Apart from a gliding pageantry and the reddest of the red carpets, the state visit made by the Chinese President Xi Jinping sealed several mega-deals that upgraded the bilateral trade ties between the UK and the People’s Republic of China (PRC). Yet, Mr Xi has joined other world leaders including the US President Barack Obama, who have openly voiced that they would prefer the UK to remain in the EU. A statement made by the Chinese Ministry of Foreign Affairs saying that “China hopes to see a prosperous Europe and a united EU, and hopes Britain, as an important member of the EU, can play an even more positive and constructive role in promoting the deepening development of China-EU ties” only reinforced that message.
There are three crucial reasons why Beijing fears a potential Brexit and would prefer the UK to remain inside the EU. First and foremost, market access to the European Union is vital to sustain a slowing Chinese economy. As echoed by several Tory ministers, such as George Osborne and Philip Hammond, Britain wants to be “China’s best partner in the West—a gateway to Europe”.

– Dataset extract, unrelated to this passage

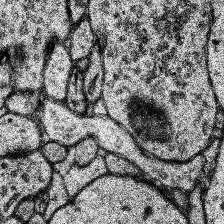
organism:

However, a Brexit would only diminish the hope of both the British and the Chinese in placing the UK as an entry point to the European market. The UK is currently ranking as the most popular investment destination for the Chinese (greenfield investments and M&A activities) among the 28 member states of the EU. Chinese enterprises, regardless of their ownership, have a long-term involvement in the well-regulated, safe and robust investment environment in the UK. The UK’s membership within the EU is a vital component of that milieu.
[...] The Chinese would definitely seek alternatives to London in their RMB business should Britain leave the EU. This would certainly result in grave financial losses for the UK. [...]
Secondly, the UK’s continued EU membership could help China in dealing with trade disputes between Beijing and Brussels. China and the EU have long been at odds with each other over trade and Market Economy Status (MES) issues. In particular, the MES has remained a perennial obstacle to furthering EU-China relations. The UK, under both Labour and Tory governments, has long been a strong advocate for China in Brussels.
Thirdly and most importantly, much policy discussion and media coverage on the UK-China relations have been focused on trade and investments. Despite championing their bilateral ties as a “Comprehensive Strategic Partnership”, it seems that the strategic geopolitical element of these relations has not explicitly been on the agenda of David Cameron and Xi Jinping. Both China and the UK are permanent members of UN Security Council, and are gravely affected by common transnational challenges such as global warming and Islamic extremism. Beijing does not constrain the partnership to trade and investments. Rather, it seeks more international cooperation, and wants to use this cooperation for its global influence. [...]
Both the UK and China believe they have entered a “golden era” of their bilateral partnership with an unprecedented growth in trade and investments. Yet the uncertainty over the UK’s continued membership of the EU is casting a shadow over the relationship. From the perspective of Beijing, only a partnership with London that is firmly rooted in the European Union can allow China to play a greater role in the international arena in this age of turbulence.